Repeat the data word for word and skip the pictures.

### COLLECTED DATA
----

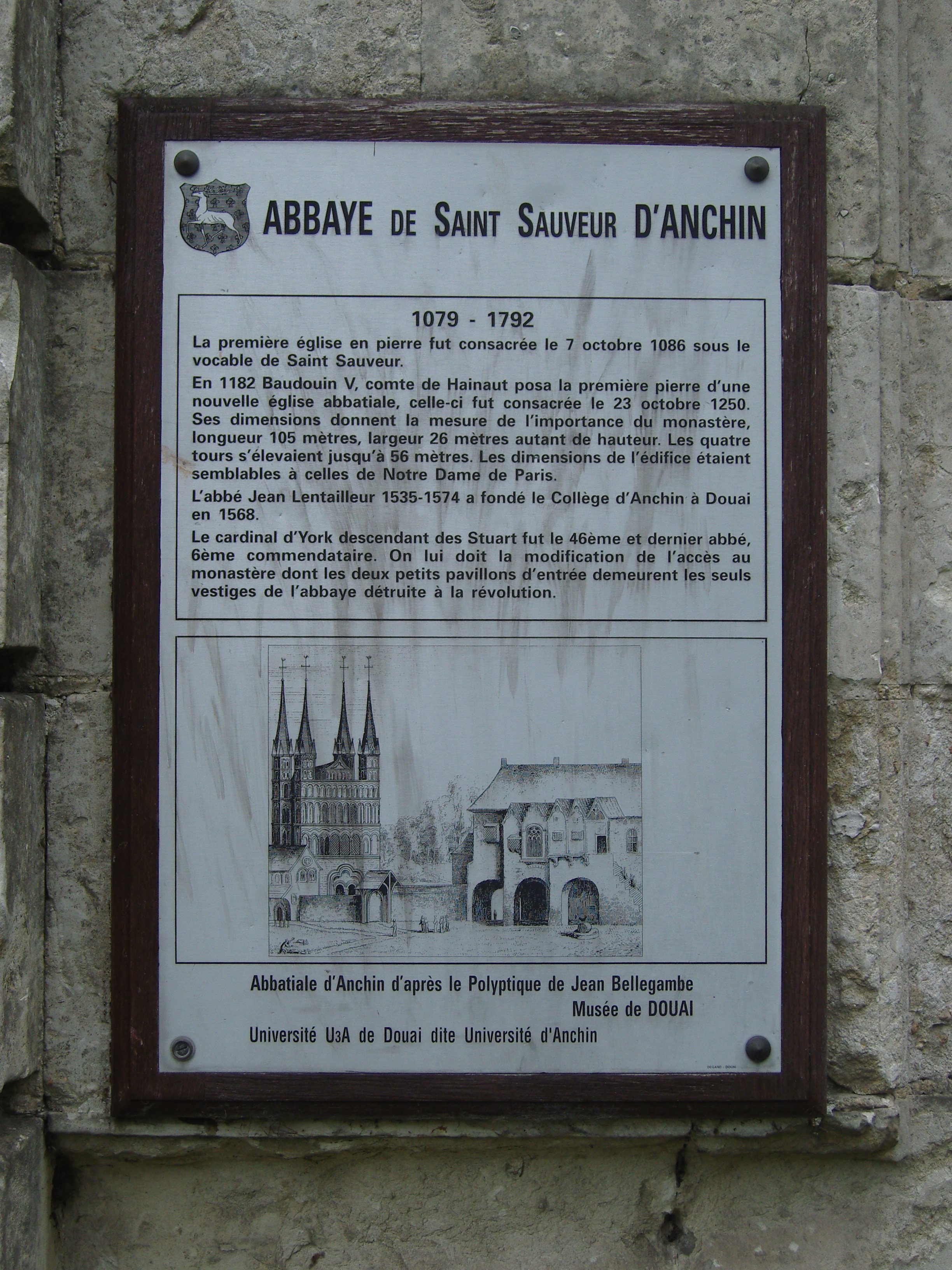 Plan de l'Abbaye d'Anchin en 1792 à Pecquencourt
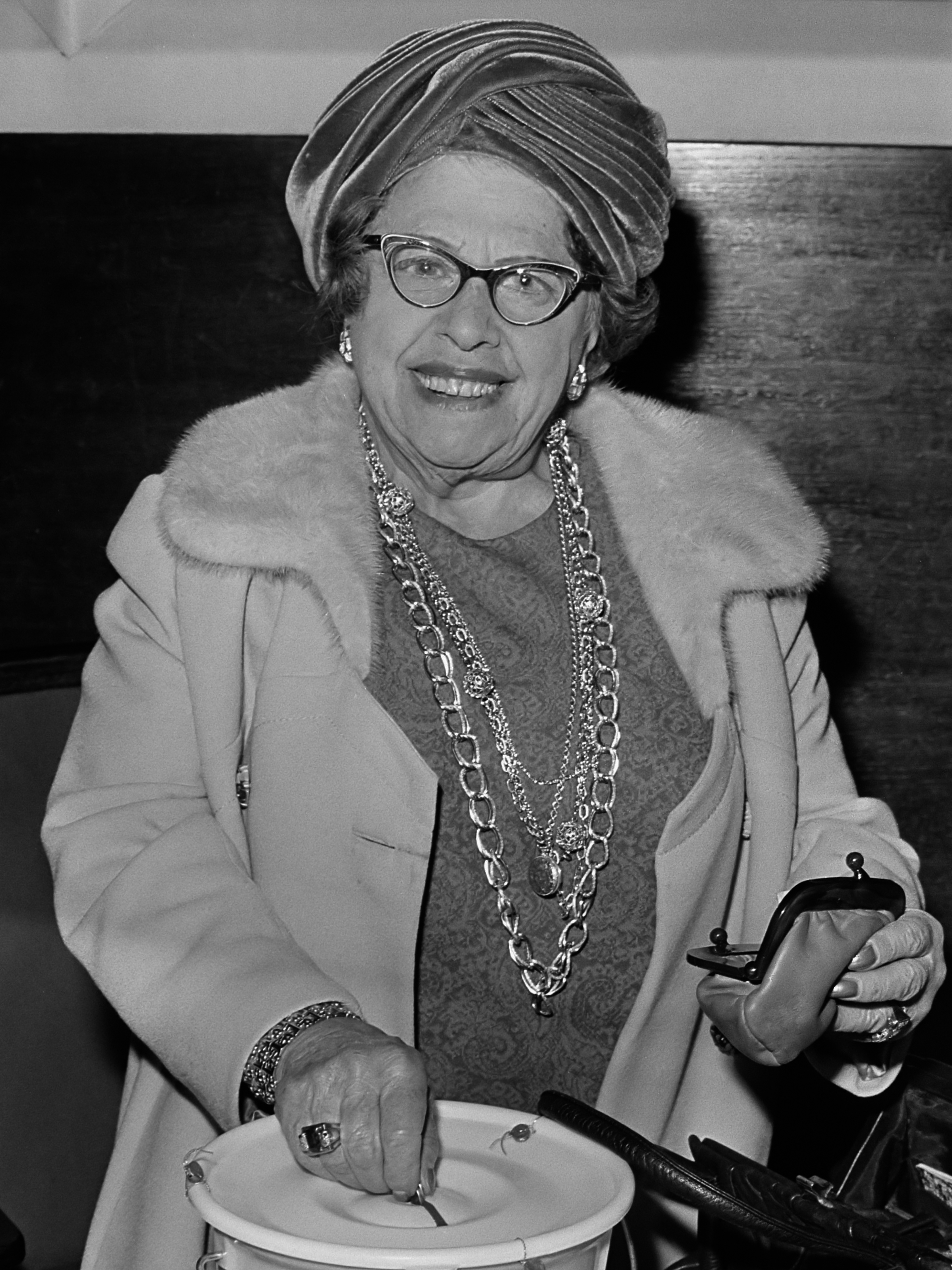 Actie Bisschop Bekkers nr. 13a : Heintje Davids
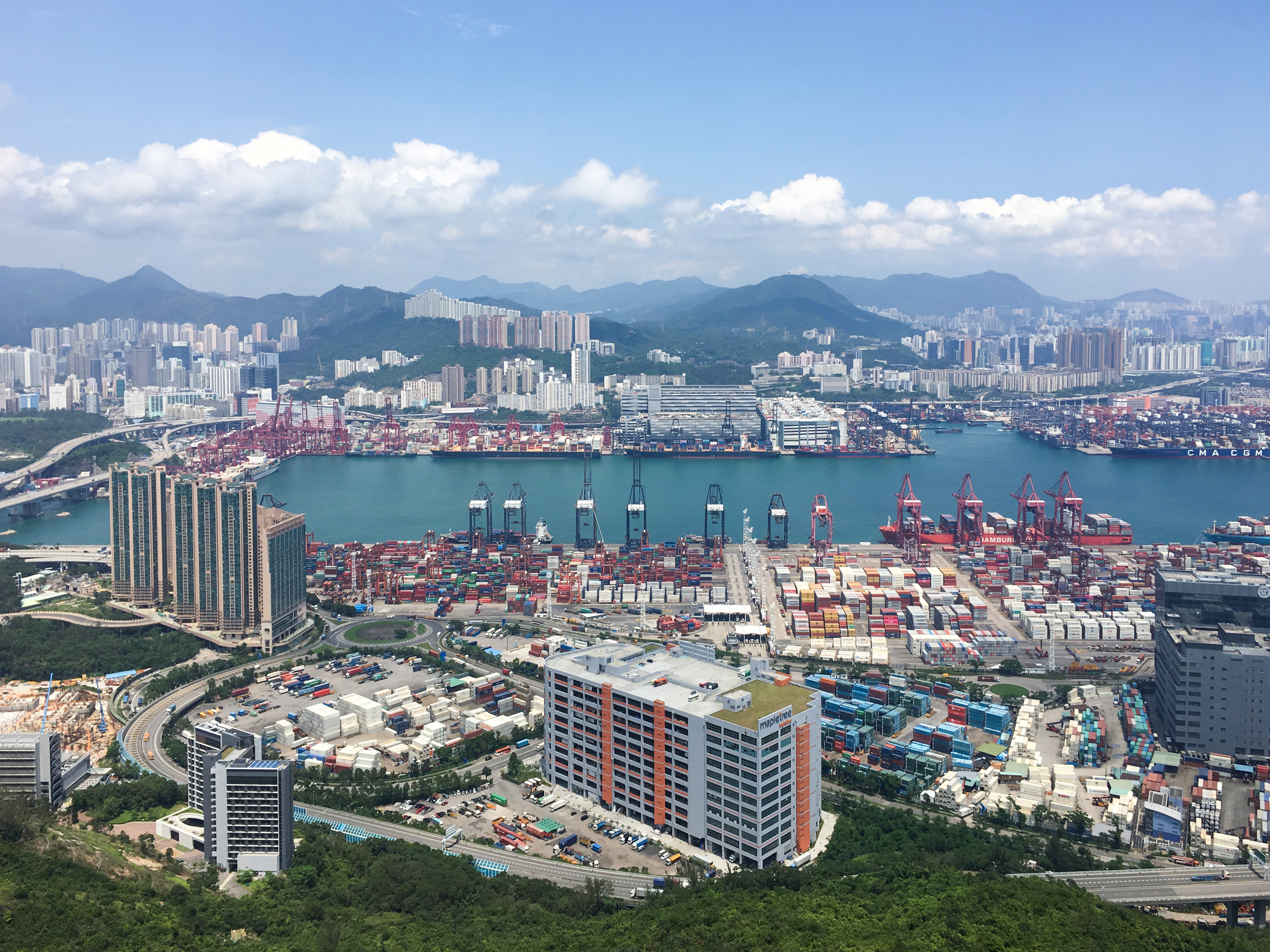 Kwai Tsing Container Terminal

----

### RESULT OF THIS EXERCISE
 Plan de l'Abbaye d'Anchin en 1792 à Pecquencourt
 Actie Bisschop Bekkers nr. 13a : Heintje Davids
 Kwai Tsing Container Terminal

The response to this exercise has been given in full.